Oct. 13, 2006, 8:12PM
High court to hear 2 more Texas capital cases
Panel will decide whether judges are complying with its rulings on faulty jury instructions

WASHINGTON — The U.S. Supreme Court agreed Friday to hear two more Texas death penalty cases to decide whether lower courts are complying with its previous rulings on faulty jury instructions.

The instructions, which guide Texas jurors as they decide between life sentences and death penalties, were rejected by the Supreme Court in 1989 and corrected by the Texas Legislature in 1991.

However, decisions in the two cases accepted Friday — and in a similar case the court accepted earlier this month — could eventually help determine whether dozens of death row inmates tried under the old rules will live or die.

At issue in the cases — Jalil Abdul-Kabir (also known as Ted Calvin Cole) v. Quarterman and Brent Brewer v. Quarterman — is whether the New Orleans-based U.S. 5th Circuit Court of Appeals correctly analyzed whether Texas juries had the chance to spare the men from execution based on so-called mitigating factors, such as the defendants' low intelligence or childhood abuse.

The cases will be argued early next year and decided by July, as will the third Texas case, LaRoyce Smith v. Texas, which accuses another court — the Texas Court of Criminal Appeals — of deliberately disobeying Supreme Court decisions on the jury instructions. None of the cases is from the Houston area.

The Texas Court of Criminal Appeals and the 5th Circuit have been warned previously by the Supreme Court to pay closer attention to its decisions and follow its guidance in Texas death cases.

"There are several judges who have wrestled in good faith" with the high court's previous decisions, said Rob Owen, a professor at the University of Texas law school who represents Cole and Brewer. "I think they are really crying out for further guidance from the Supreme Court."

Other judges, he said, are "just resistant to the idea of reconsidering whether they were wrong all along."

When Cole and Brewer were tried, jurors determining their sentences were asked two yes-or-no questions: Whether the murder was deliberate, and whether the killer would continue to be dangerous in the future. Two "yes" answers meant a death sentence. One or two "no" answers meant a life sentence.
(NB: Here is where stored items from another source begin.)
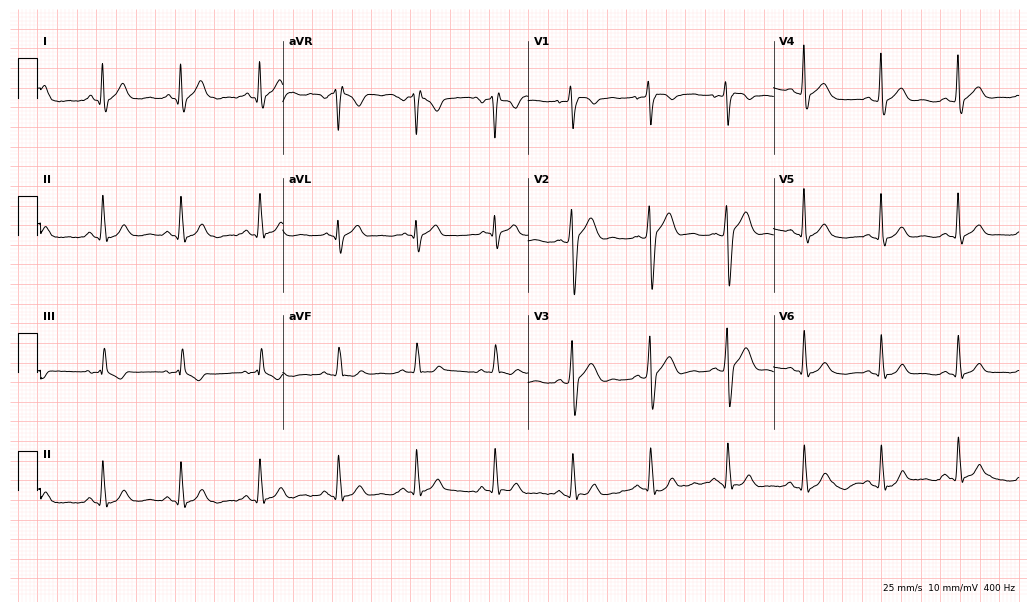
Standard 12-lead ECG recorded from a 40-year-old male patient. Read as a normal ECG.
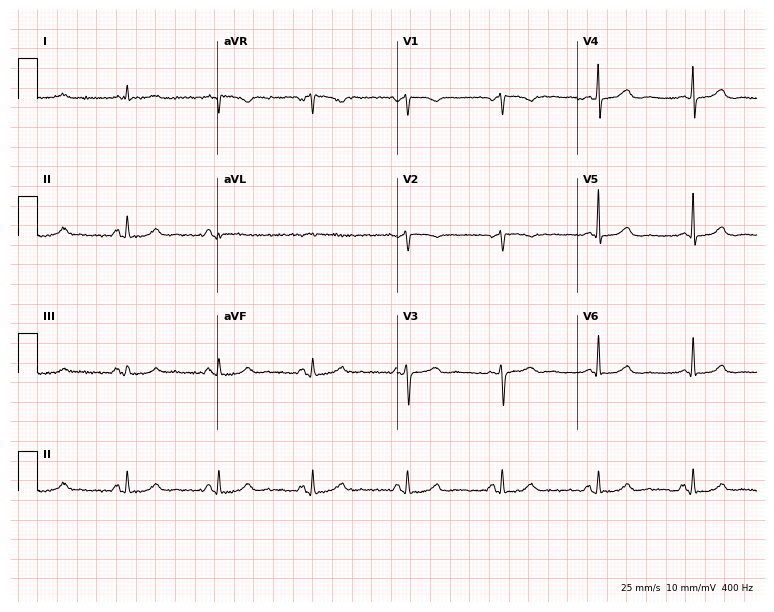
Standard 12-lead ECG recorded from a male patient, 73 years old. Read as a normal ECG.
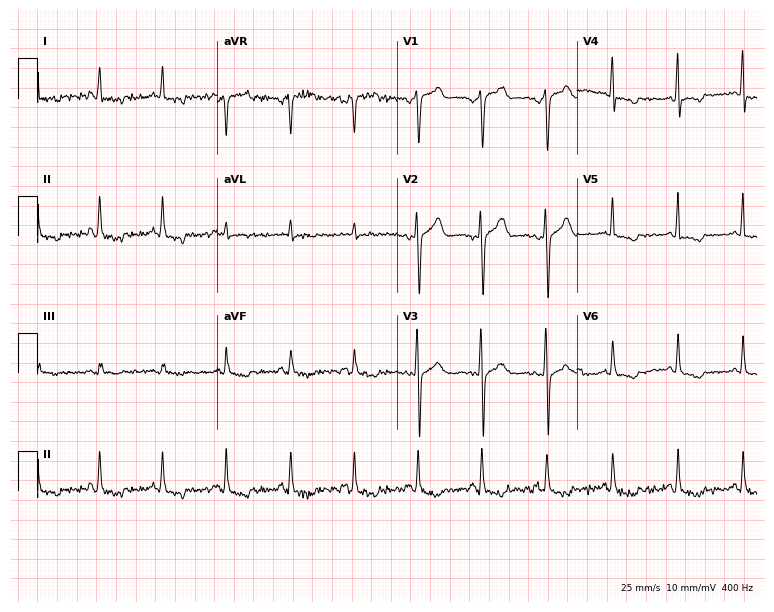
12-lead ECG from a 62-year-old woman. Screened for six findings — first-degree AV block, right bundle branch block, left bundle branch block, sinus bradycardia, atrial fibrillation, sinus tachycardia — none is recorded. Only these six findings were labelled.
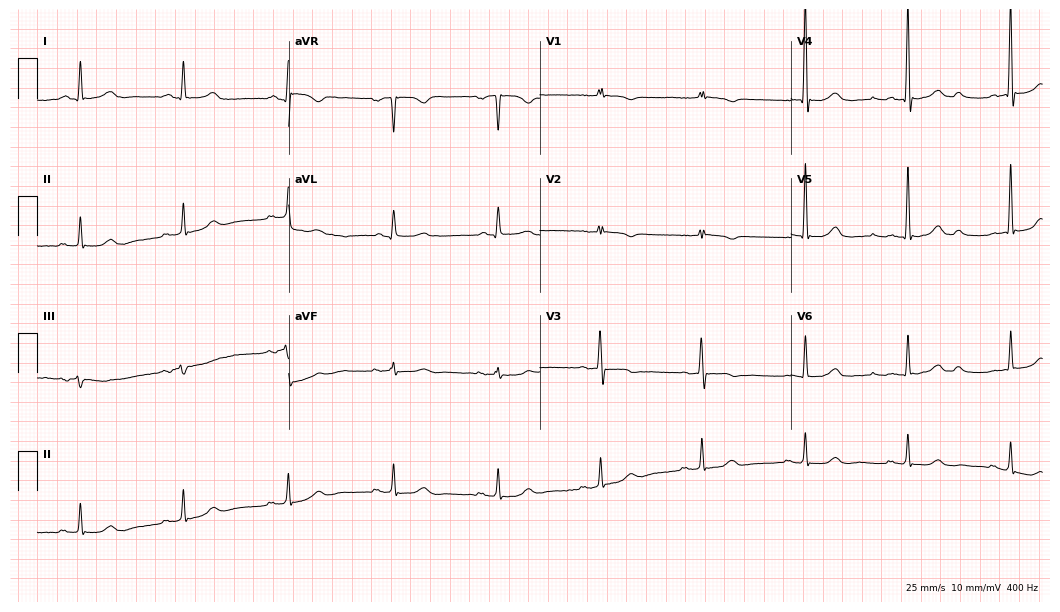
12-lead ECG from a 78-year-old female (10.2-second recording at 400 Hz). No first-degree AV block, right bundle branch block, left bundle branch block, sinus bradycardia, atrial fibrillation or sinus tachycardia recorded for this tracing.
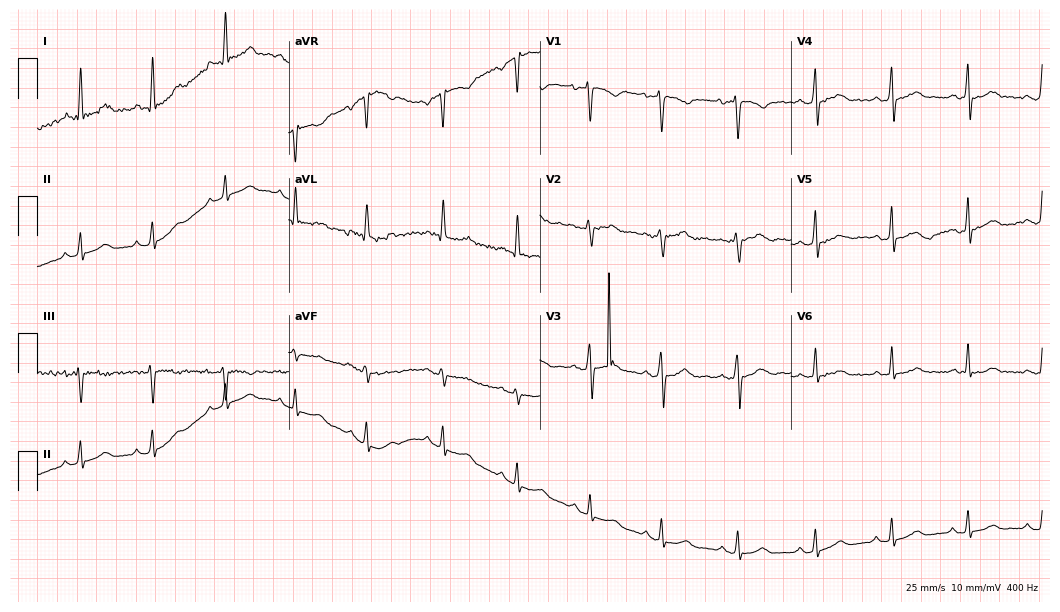
Standard 12-lead ECG recorded from a 35-year-old female patient. Read as a normal ECG.
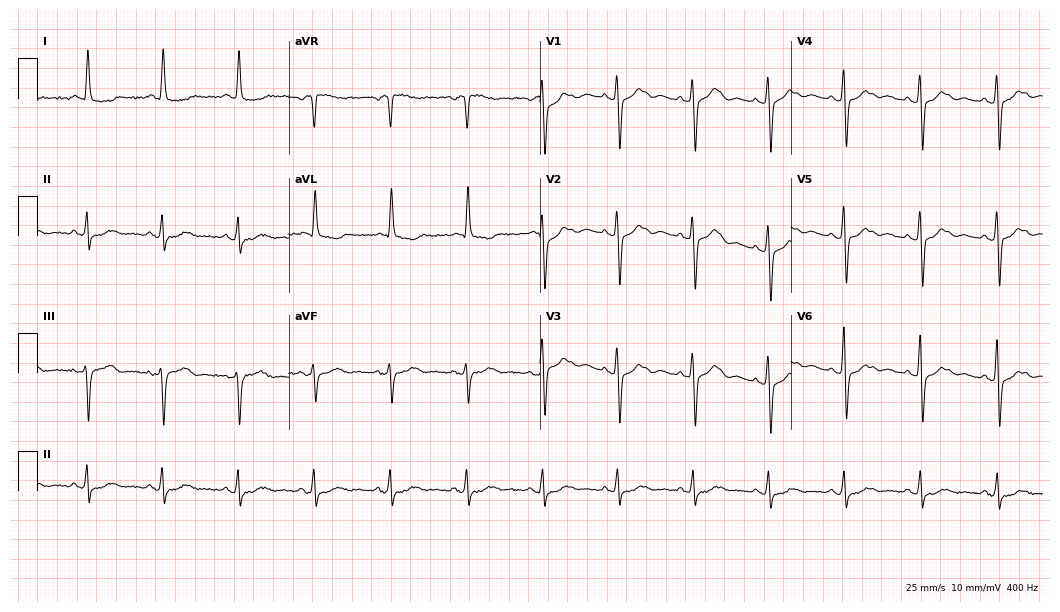
Standard 12-lead ECG recorded from a 63-year-old female (10.2-second recording at 400 Hz). None of these six findings is recorded: first-degree AV block, right bundle branch block, left bundle branch block, sinus bradycardia, atrial fibrillation, sinus tachycardia. Findings outside these six are not listed.
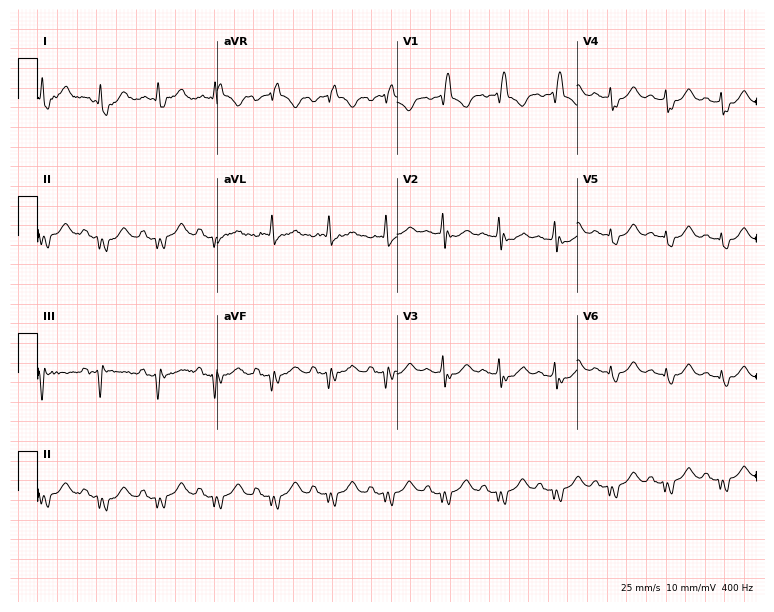
Standard 12-lead ECG recorded from a female, 71 years old (7.3-second recording at 400 Hz). The tracing shows right bundle branch block.
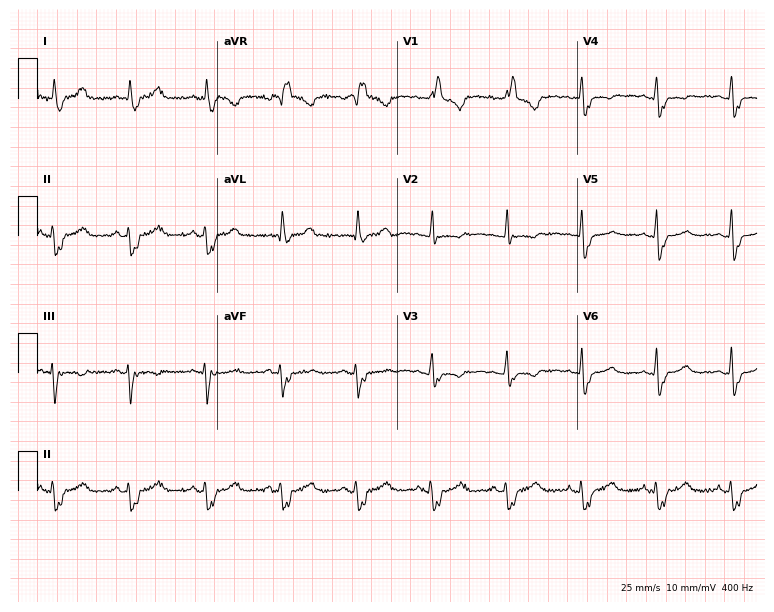
ECG — a 45-year-old female. Findings include right bundle branch block.
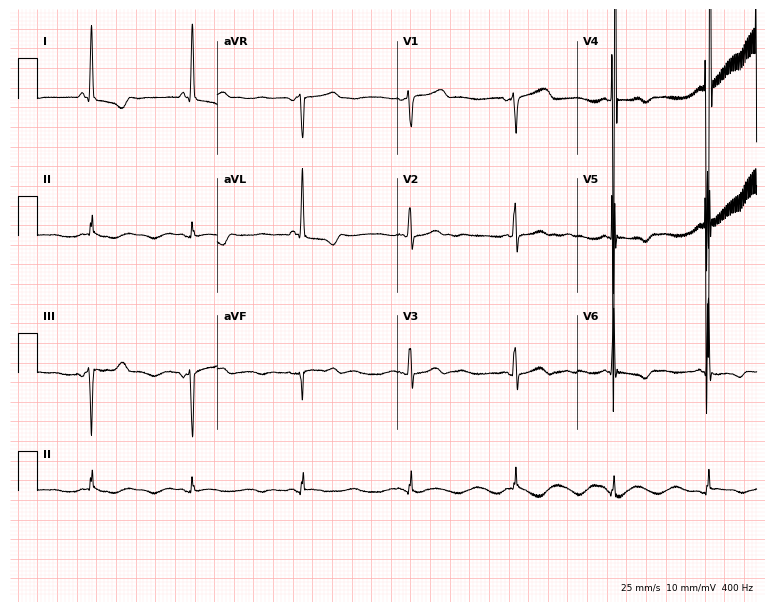
Resting 12-lead electrocardiogram (7.3-second recording at 400 Hz). Patient: a woman, 57 years old. None of these six findings is recorded: first-degree AV block, right bundle branch block, left bundle branch block, sinus bradycardia, atrial fibrillation, sinus tachycardia.
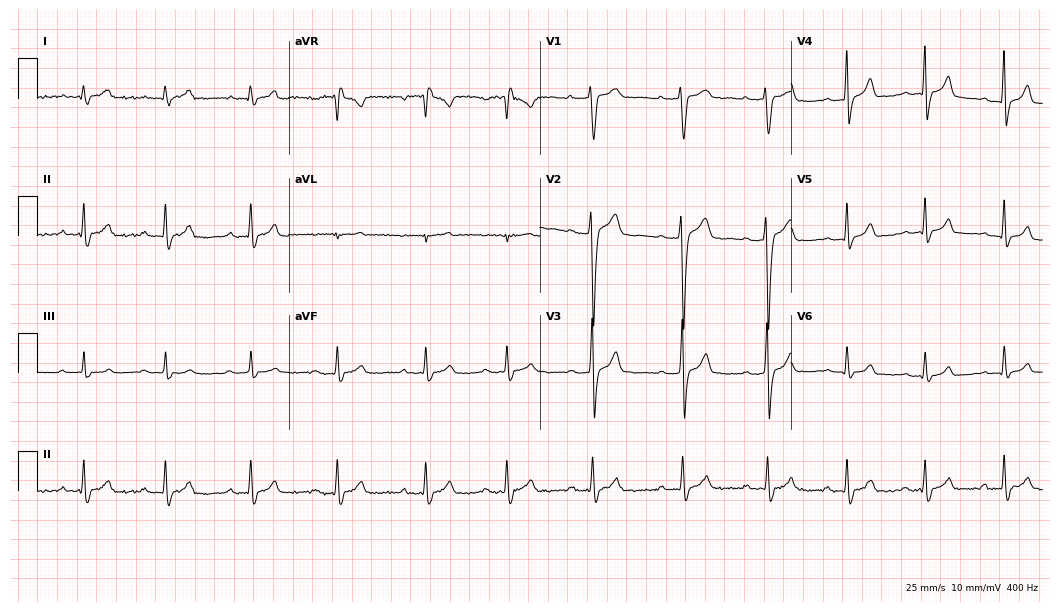
ECG — a 24-year-old woman. Findings include first-degree AV block.
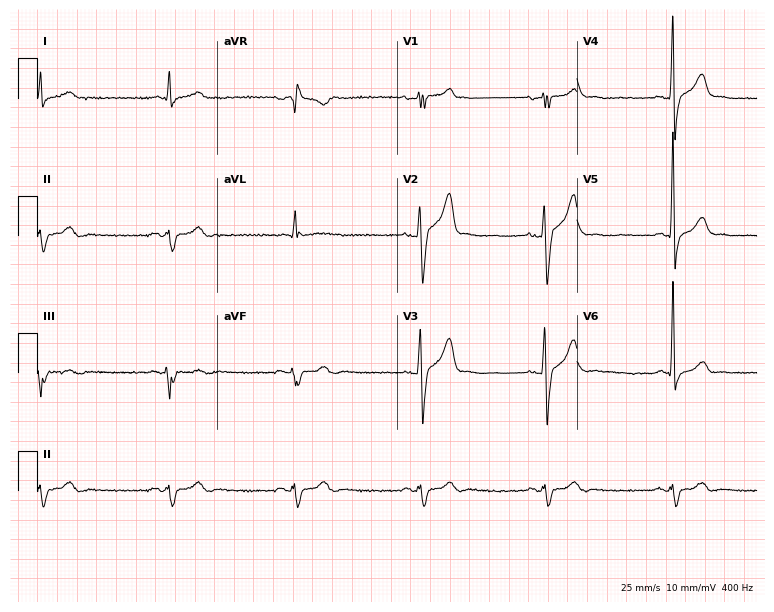
Standard 12-lead ECG recorded from a male, 56 years old (7.3-second recording at 400 Hz). None of these six findings is recorded: first-degree AV block, right bundle branch block, left bundle branch block, sinus bradycardia, atrial fibrillation, sinus tachycardia.
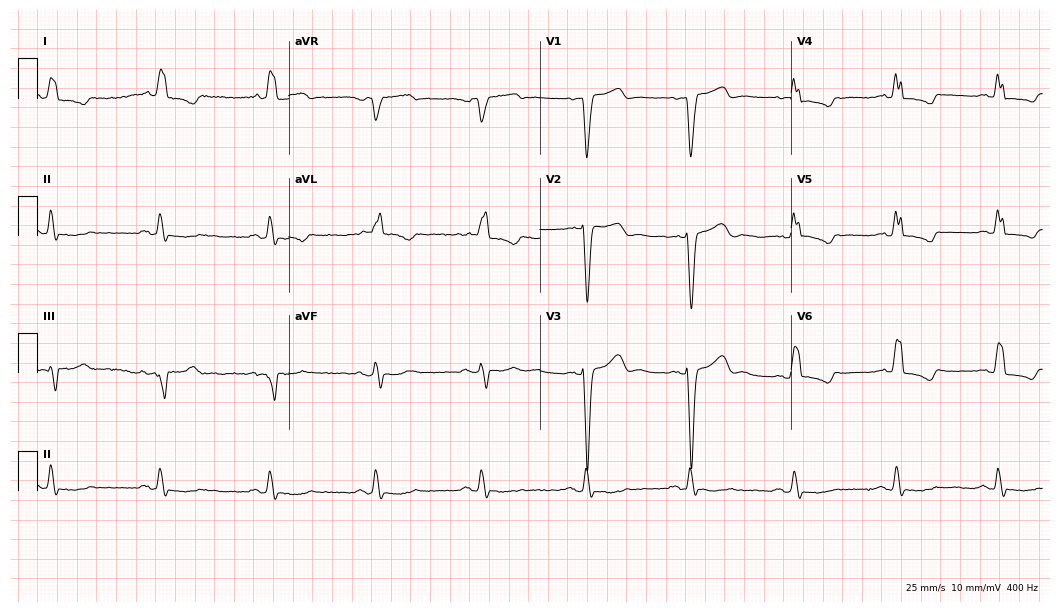
Standard 12-lead ECG recorded from an 86-year-old man (10.2-second recording at 400 Hz). The tracing shows left bundle branch block.
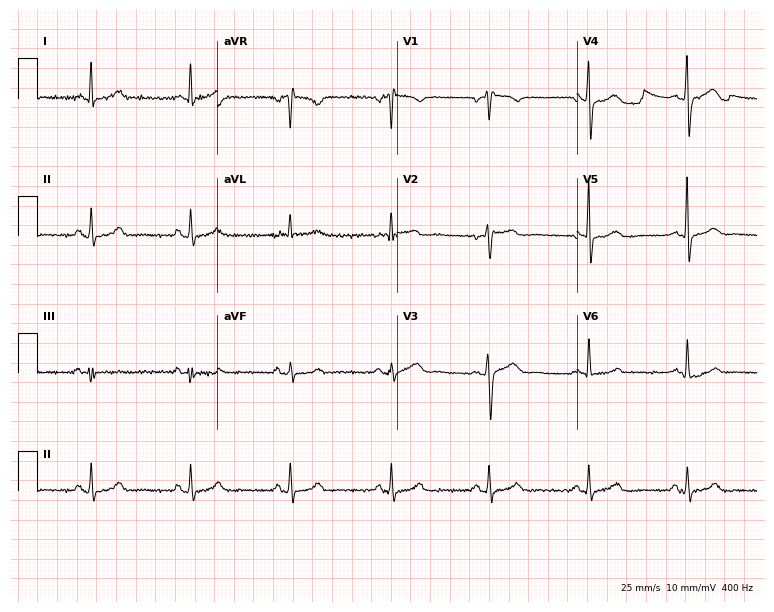
ECG (7.3-second recording at 400 Hz) — a 43-year-old female patient. Screened for six findings — first-degree AV block, right bundle branch block, left bundle branch block, sinus bradycardia, atrial fibrillation, sinus tachycardia — none is recorded. Other findings, if any, are not listed.

In later years, after the Supreme Court found those instructions inadequate because they failed to properly consider mitigating evidence, Texas judges began crafting additional instructions.

Judges told jurors that if they thought there was any mitigating evidence that warranted sparing the killer's life, they could change one of their "yes" answers to "no."

The high court also rejected that approach, and now Texas has a third question asking jurors whether the mitigating evidence is strong enough to spare the killer's life.

Meantime, old death cases continue to be appealed, and several have made repeat trips to the Supreme Court, including those of Smith and Cole, which were before the high court two years ago.

In Smith's case, the high court didn't bother to schedule arguments, instead issuing a terse 7-2 opinion saying Smith deserved a new sentencing and criticizing the Court of Criminal Appeals for relying on a legal analysis "we never countenanced and now have unequivocally rejected."

Last March, the Texas court reconsidered and reinstated Smith's death sentence.

A spokesman for the Texas Attorney General's Office, which handles many death penalty appeals, declined to comment on the cases.